In [61]:
"""Tokenisation in Spacy"""

'Tokenisation in Spacy'

In [3]:
import spacy

In [4]:
"""loading the model """

nlp = spacy.load("en_core_web_sm")

In [5]:
doc = nlp(u'Tesla is looking at buying U.S startup for $6 million')

In [7]:
for token in doc:
    print(token)

Tesla
is
looking
at
buying
U.S
startup
for
$
6
million


In [8]:
for token in doc:
    print(token.text, token.pos_, token.dep_)
    #dep_ stands for syntatic dependency.

Tesla PROPN nsubj
is VERB aux
looking VERB ROOT
at ADP prep
buying VERB pcomp
U.S PROPN compound
startup NOUN dobj
for ADP prep
$ SYM quantmod
6 NUM compound
million NUM pobj


In [9]:
nlp.pipeline

[('tagger', <spacy.pipeline.pipes.Tagger at 0x1121250b8>),
 ('parser', <spacy.pipeline.pipes.DependencyParser at 0x1227f83a8>),
 ('ner', <spacy.pipeline.pipes.EntityRecognizer at 0x1227f8408>)]

In [None]:
"""Here 'ner' stands for named entity recognition"""
"""parsing in NLP is the process of determining the syntactic structure 
of a text"""

In [12]:
nlp.pipe_names

['tagger', 'parser', 'ner']

In [17]:
doc2=  nlp(u"tesla isn't    looking into startups anymore.")

In [18]:
for token in doc2:
    print(token.text, token.pos_, token.dep_)

tesla NOUN nsubj
is VERB ROOT
n't ADV neg
    SPACE 
looking VERB attr
into ADP prep
startups NOUN pobj
anymore ADV advmod
. PUNCT punct


In [None]:
"""Here we can see that even spaces are considered as token and spacy
knows that isn't is a combination os two words is(verb, root) and 
not(ADv, neg) """

In [23]:
doc[0].pos_

'PROPN'

In [21]:
spacy.explain('PROPN')

'proper noun'

In [26]:
doc[0].dep_, doc[0].lemma_, doc[0].tag_, doc[0].is_alpha, doc[0].is_stop

('nsubj', 'Tesla', 'NNP', True, False)

In [27]:
doc3 = nlp(u'Although commmonly attributed to John Lennon from his song "Beautiful Boy", \
the phrase "Life is what happens to us while we are making other plans" was written by \
cartoonist Allen Saunders and published in Reader\'s Digest in 1957, when Lennon was 17.')

In [28]:
life_quote = doc3[16:30]

In [29]:
print(life_quote)

"Life is what happens to us while we are making other plans"


In [37]:
type(life_quote)

spacy.tokens.span.Span

In [33]:
type(doc3)

spacy.tokens.doc.Doc

In [38]:
doc4 = nlp(u"This is the first sentence. This is the second sentence. This is the last sentence. ")

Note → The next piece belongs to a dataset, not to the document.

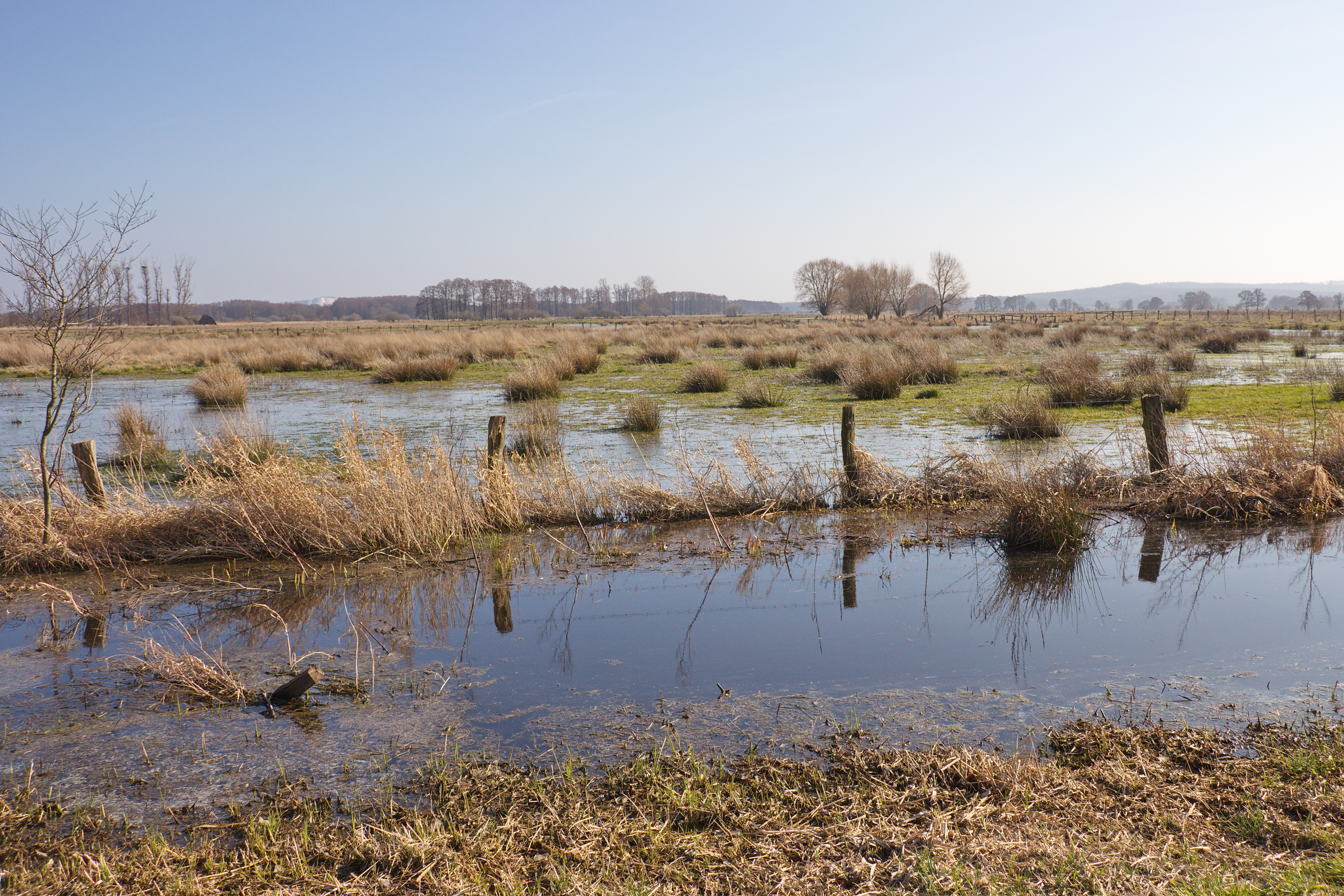 Naturschutzgebiet Meerbruchwiesen am Steinhuder Meer, Niedersachsen, Deutschland
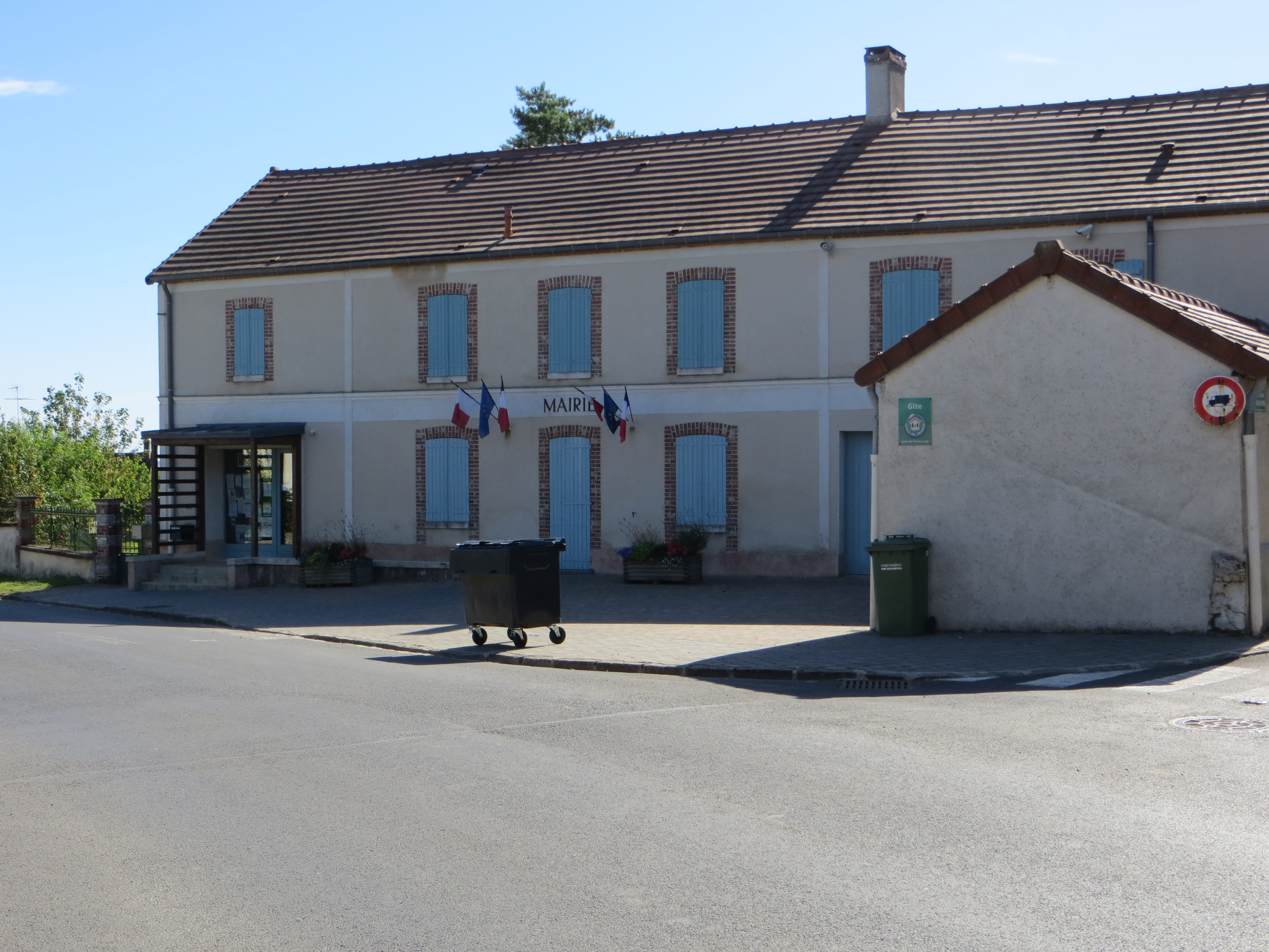 Mairie
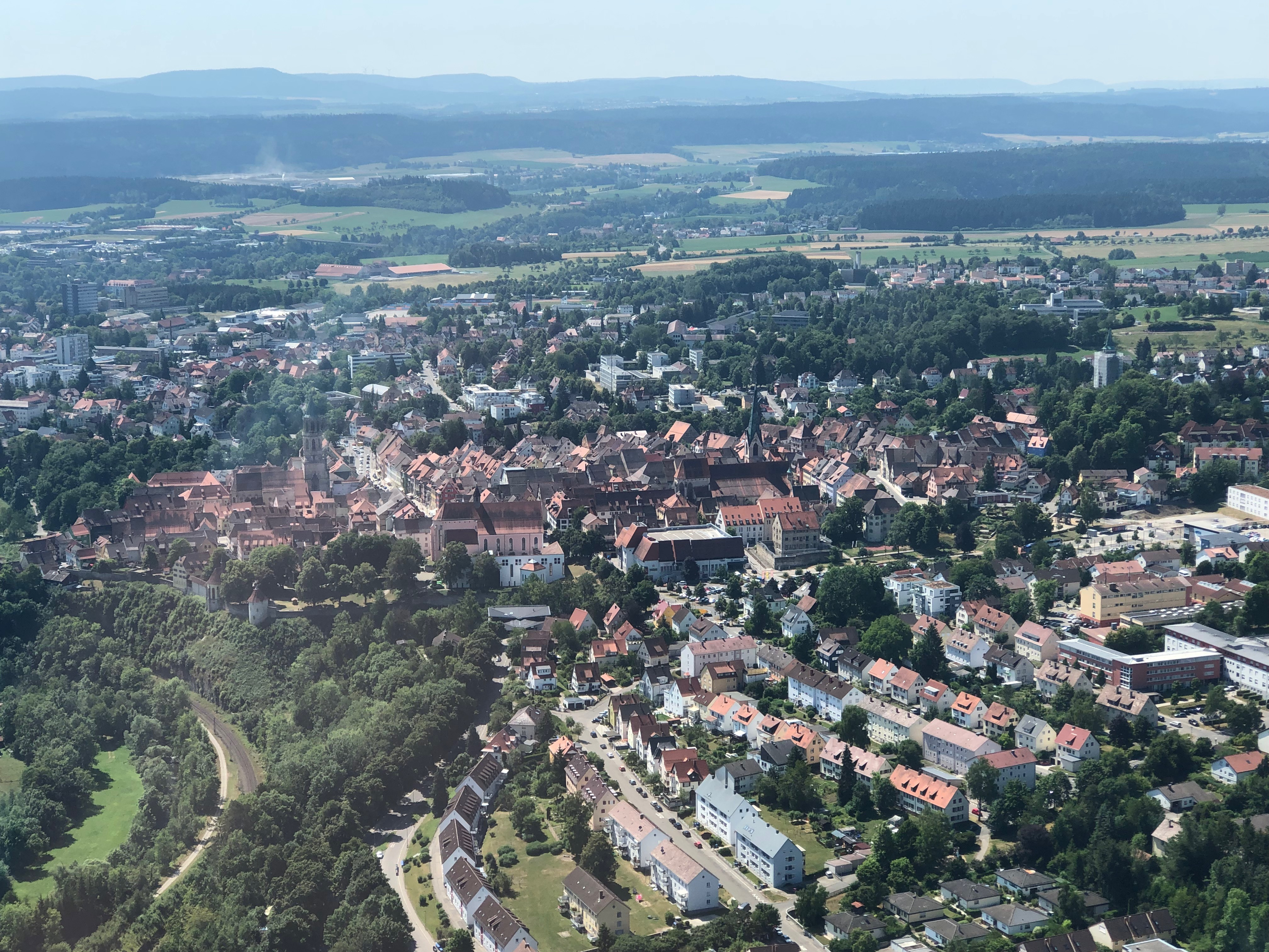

for sentence in doc4.sents:
    print(sentence)

This is the first sentence.
This is the second sentence.
This is the last sentence.


In [39]:
doc4[6].is_sent_start

True

In [42]:
doc4[7].is_sent_start 
# it's gonna return None

In [43]:
"""Tokenisation"""

'Tokenisation'

In [44]:
mystring = '" we\'re moving to L.A.!"'

In [46]:
print(mystring)

" we're moving to L.A.!"


In [50]:
doc5 = nlp(mystring)

In [51]:
for token in doc5:
    print(token)

"
we
're
moving
to
L.A.
!
"


In [52]:
doc6 = nlp(u"We're here to help! Send snail-mail, email support@oursite.com or visit us at http://www.oursite.com!")


In [53]:
for token in doc6:
    print(token)

We
're
here
to
help
!
Send
snail
-
mail
,
email
support@oursite.com
or
visit
us
at
http://www.oursite.com
!


In [54]:
doc7 = nlp("A 5km NYC cab ride costs $10.30")

In [56]:
for t in doc7:
    print(t)

A
5
km
NYC
cab
ride
costs
$
10.30


In [58]:
len(doc7)

9

In [62]:
"""named entity recogniton"""

'named entity recogniton'

In [68]:
doc8= nlp(u"Apple to build a Hong Kong factory for $6 million")

In [69]:
for token in doc8:
    print(token.text, end= " | ")

Apple | to | build | a | Hong | Kong | factory | for | $ | 6 | million | 

In [77]:
for entity in doc8.ents:
    print(entity)
    print(entity.label_)
    print(entity.label_ + " : " +str(spacy.explain(entity.label_)))
    print("\n")

Apple
ORG
ORG : Companies, agencies, institutions, etc.


Hong Kong
GPE
GPE : Countries, cities, states


$6 million
MONEY
MONEY : Monetary values, including unit




In [86]:
doc9 = nlp(u"My name is Pulkit Agrawal")


In [87]:
for chunk in doc9.noun_chunks:
    print(chunk)

My name
Pulkit Agrawal


In [89]:
for chunk in doc9.ents:
    print(chunk)
    print(chunk.label_)

Pulkit Agrawal
PERSON


In [90]:
"""Tokenisation visualised"""

'Tokenisation visualised'

In [91]:
from spacy import displacy

In [92]:
doc = nlp(u"Apple is going to build a U.K. factory got $6 million")


In [94]:
displacy.render(doc, style= "dep", jupyter = True, options = {'distance':110})

In [95]:
doc = nlp(u"Over the last quarter Apple sold nearly 20 thousand iPods for a profit of $6 million.")

In [97]:
displacy.render(doc, style= "ent", jupyter = True)

In [100]:
doc = nlp(u'this is a sentence')
displacy.serve(doc, style="dep")

  "__main__", mod_spec)



Using the 'dep' visualizer
Serving on http://0.0.0.0:5000 ...

Shutting down server on port 5000.